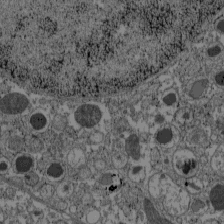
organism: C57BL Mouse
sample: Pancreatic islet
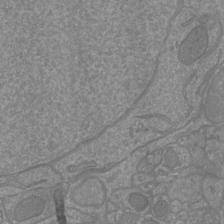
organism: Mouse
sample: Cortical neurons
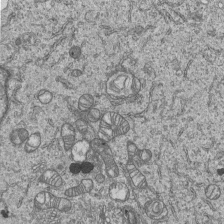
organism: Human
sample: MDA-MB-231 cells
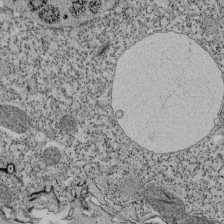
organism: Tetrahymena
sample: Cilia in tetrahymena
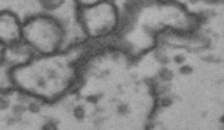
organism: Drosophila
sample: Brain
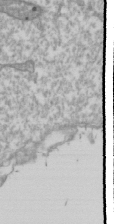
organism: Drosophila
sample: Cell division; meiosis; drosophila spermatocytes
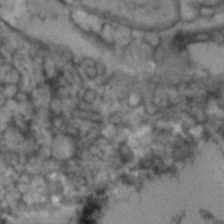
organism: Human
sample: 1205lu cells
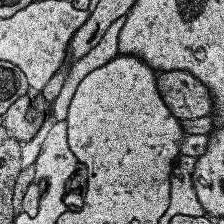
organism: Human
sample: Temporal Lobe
☆ ☆ ☆ ☆
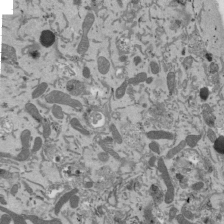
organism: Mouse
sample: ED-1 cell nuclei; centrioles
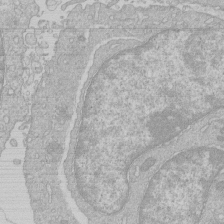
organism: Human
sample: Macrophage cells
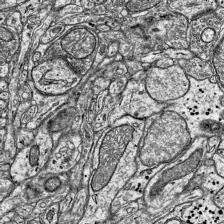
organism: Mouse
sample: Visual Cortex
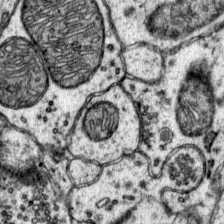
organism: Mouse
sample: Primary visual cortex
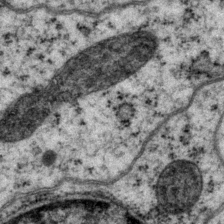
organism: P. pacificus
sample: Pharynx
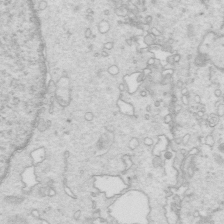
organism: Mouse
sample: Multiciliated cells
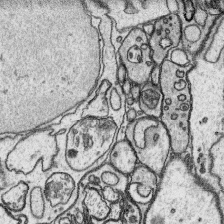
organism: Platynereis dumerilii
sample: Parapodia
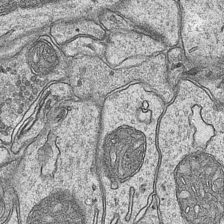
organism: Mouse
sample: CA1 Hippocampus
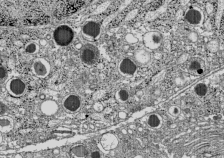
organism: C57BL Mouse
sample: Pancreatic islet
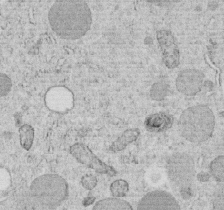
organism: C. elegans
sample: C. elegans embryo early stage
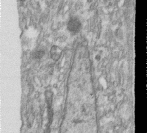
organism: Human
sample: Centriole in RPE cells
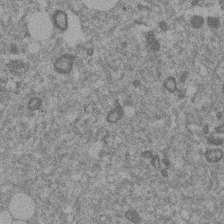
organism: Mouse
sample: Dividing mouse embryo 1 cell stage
☆ ☆ ☆ ☆
> The problem:
Check each line above for the word "cells" and copy every line that has it.

> Response below:
sample: MDA-MB-231 cells
sample: 1205lu cells
sample: Macrophage cells
sample: Multiciliated cells
sample: Centriole in RPE cells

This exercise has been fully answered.